Historians studying the Ottoman Europe tend to emphasize that the general religious framework of Orthodox community after the fall of Constantinople (1453) treated the Ottoman expansion and conquest as divine retribution for human sin, legitimizing hence the Muslim rule over eastern Christians. This reading usually overlooks the prophetic and apocalyptic beliefs of the ruled - and those of the rulers. It also tends to dismiss the capacity prophecy has for popular mobilization and downplay its importance in cementing bonds for those experiencing setback and defeat during the long period of the Ottoman rule. This paper attempts to throw new light on the subject focusing on the myths and meanings of eastern Christian political eschatology. I have proposed elsewhere that a messianic tradition of prophecy, which existed as part of the religious belief system of the Orthodox since the days of the Byzantine empire, evolved so as to counterbalance the sense of accommodation with the Ottoman authority assuring the faithful that their political status would be reversed before the End of Times. From the 15th to 18th century, post-Byzantine messianism expected the advent of a worldly king-deliverer who would topple the rule of Muslims and restore imperial sovereignty and sacred space to Christian hands. I have also argued that, in the age of revolution, post-Byzantine messianism was important in facilitating the agenda of Greek nationalism. In this lecture I will deal with three questions that extend the scope of my research agenda: given that, in the early modern context, messianic prophecy looked for the external intervention of a divine agent, could it hinder or allow for violent political action based on human effort?

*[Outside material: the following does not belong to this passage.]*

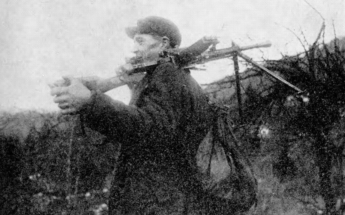 15. brigada na pohodu iz Semiča proti Črmošnjicam po podelitvi prvih odlikovanj 17. novembra 1944
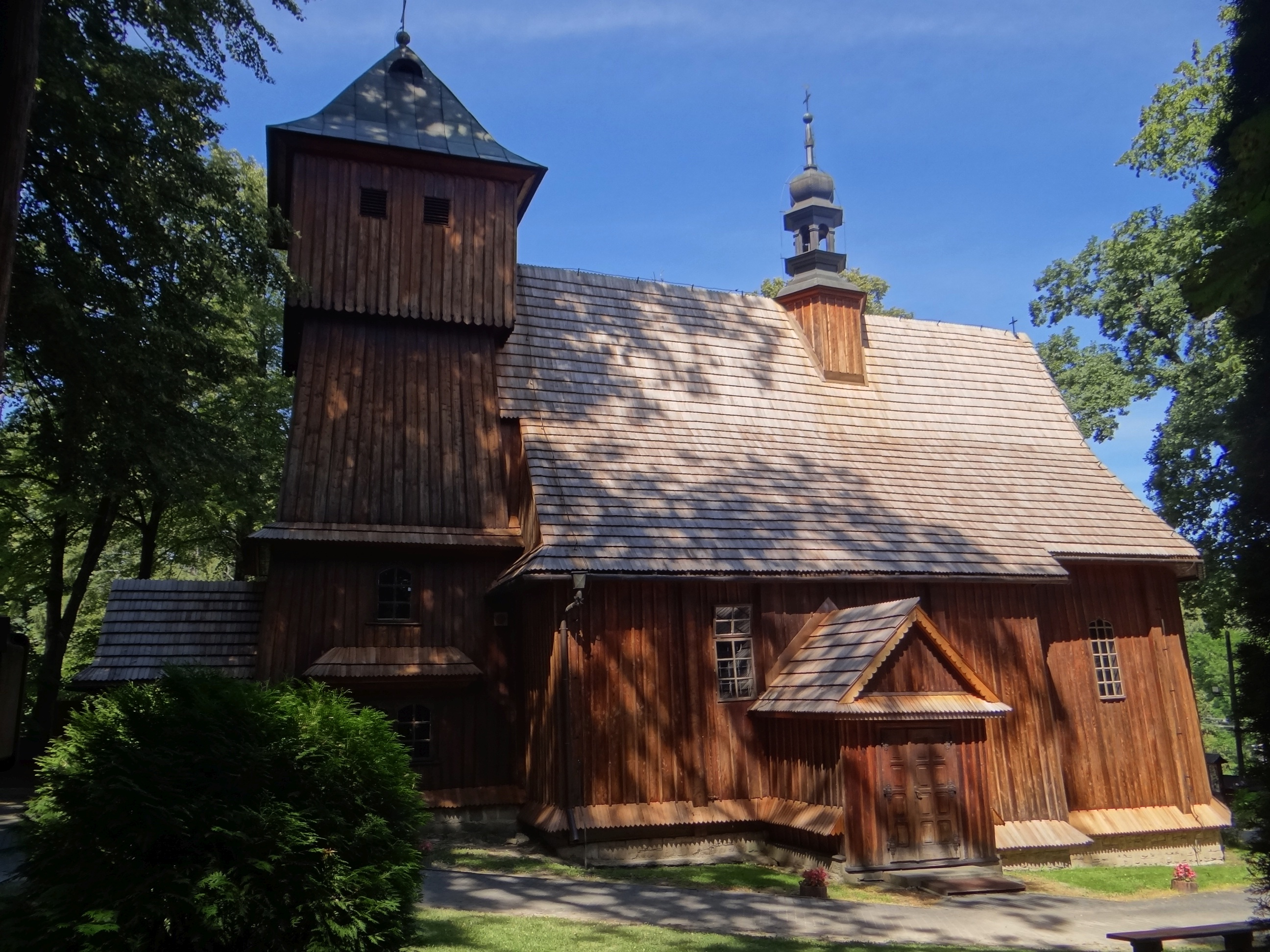 Gruszów (powiat myślenicki). Kościół

Second, given that the Muslim community drew from an equally rich repertoire of apocalyptic and prophetic beliefs, could a comparative study on the prophecy of the rulers and the ruled in the Ottoman empire be feasible? Third, given that messianic prophecy furnished bases for Greek nationalist mobilisation, might it also do the same for other national movements in the Balkans?

Marios Hatzopoulos was born in Athens in 1968. He read Philosophy at the University of Crete and obtained a Master’s degree in Political Science at the University of Athens. He then pursued Nationalism studies at the London School of Economics and Political Science where he received his PhD (2005) under the supervision of Anthony D. Smith.

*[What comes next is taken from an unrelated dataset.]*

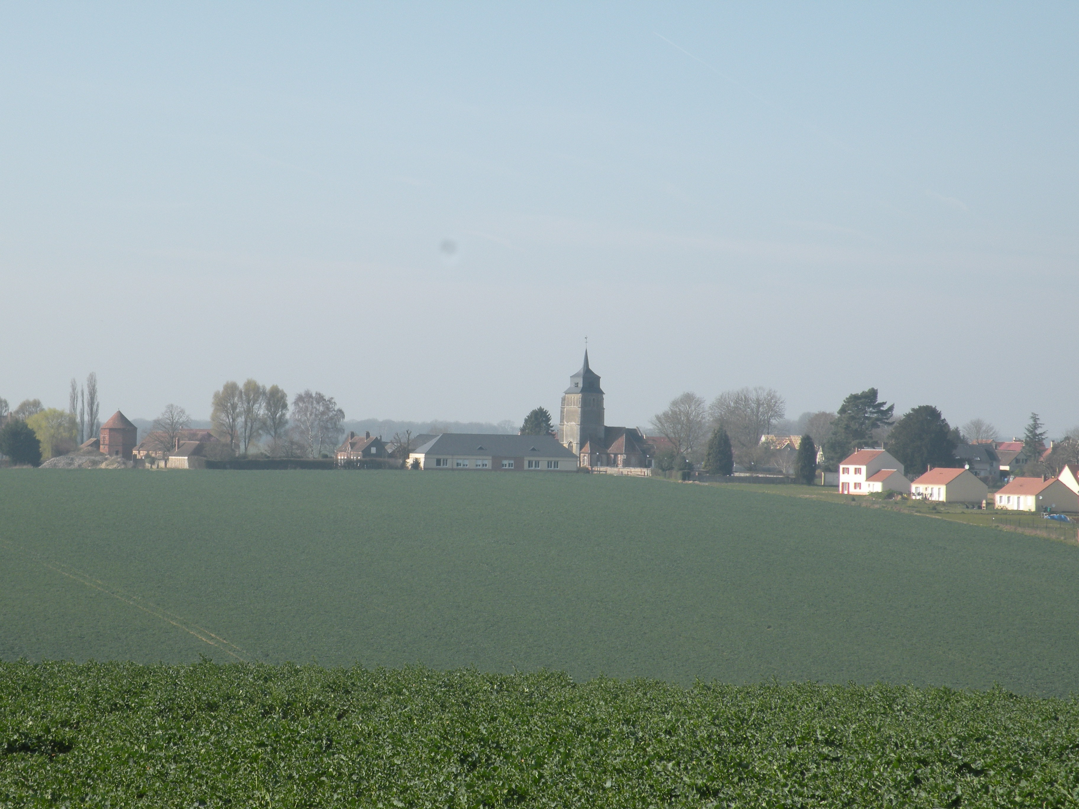 Porcheux vue

Currently, he is a research fellow at the Research Centre for Modern History (K.E.N.I.) of the Panteion University of Social and Political Sciences in Athens. He is also a researcher and a management committee member in the European Cooperation in Science and Technology (COST) Action CA 15101 “Comparative Analysis of Conspiracy Theories (COMPACT)”.

He is interested in prophecy and political radicalism in early modern Europe, Ottoman history, Modern Greek history, nationalism and popular mobilization, empire and nation-state formation in SE Europe, and finally religious nationalism in 19th and early 20th century Greece and the Balkans. His most recent publication is the chapter “Prophetic structures of the Ottoman-ruled Orthodox Community in comparative perspective: some preliminary observations”, in Paschalis M. Kitromilides & Sophia Matthaiou (eds), Greek-Serbian Relations in the Age of Nation-Building, Athens: National Hellenic Research Foundation 2016, 121-147.